Across the room, his gaze found her at once. Aurelia’s breath caught.
It was ridiculous, the small shock of it. There were dozens of people in the room, and he might have looked anywhere. Yet when his eyes met hers, she had the absurd sense that he had been aware of her before he saw her, as though the moment were less accidental than it ought to be.
Then, to her horror, he began to move. He disengaged himself with a bow and some quiet word Aurelia could not hear, and then he was crossing the room toward her.
Toward her.
For one wild instant, Aurelia’s entire composure deserted her. She looked immediately for Clara.
Of course. She would fetch Clara back. Clara was the perfect excuse, the natural shield, the sensible occupation.
A chaperone might always be called away by duty.
Aurelia’s eyes flew to the window where her cousin stood with Captain Harrow, laughing over something he had just said.
Her face was alight with such unaffected pleasure that the sight arrested Aurelia even in her panic.
Clara looked happy, not in that theatrical, romantic, silly way she herself described it, but simply, deeply happy. Aurelia saw in one glance what it would cost to interrupt her now. She could not do it, not for so cowardly a reason as her own sudden nerves.
And besides, what was she to do? Drag Clara away because a gentleman intended to speak to her? Such conduct would require more explanation than remaining where she was.

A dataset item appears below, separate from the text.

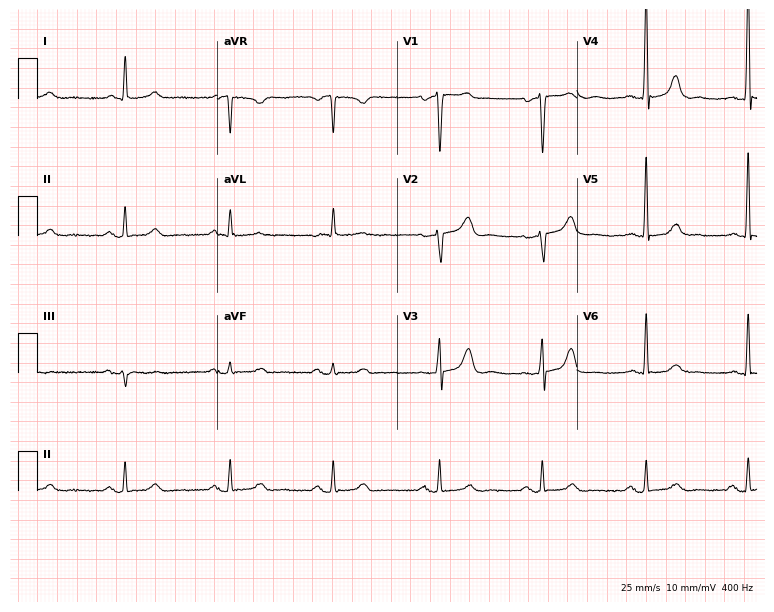
Electrocardiogram, a male, 75 years old. Overall reading on record: normal ECG.
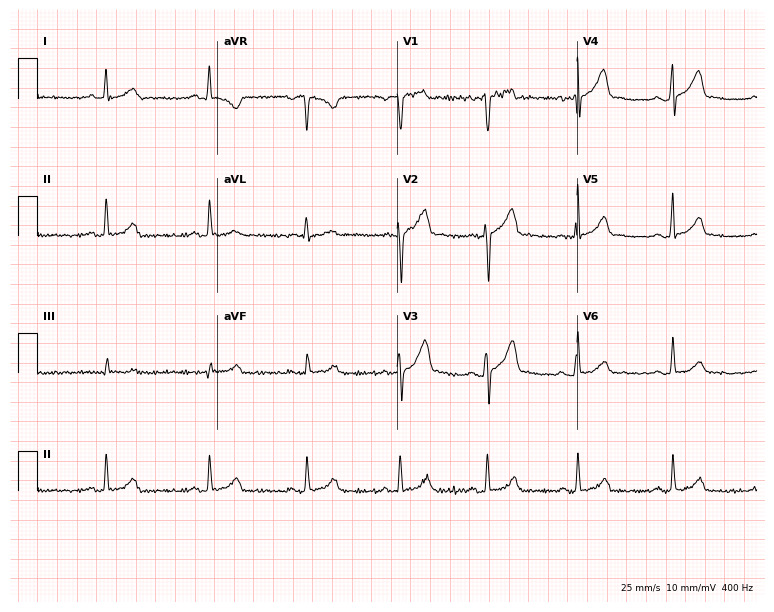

So, Aurelia stayed. She took a breath, tightened her fingers around the stem of her wine glass, and told herself she was behaving absurdly.
He was only a man. A titled one, perhaps. An intriguing one, certainly. But still only a man. If he had come to speak to her, she need only answer. If he had come to bow coldly and prove that his mother’s account had changed everything, she need only endure it with grace.
Still, her pulse had not settled by the time he reached her. He stopped at a proper distance and bowed.
“Miss Finch,” he called out her name, and she felt it like a slap to the face.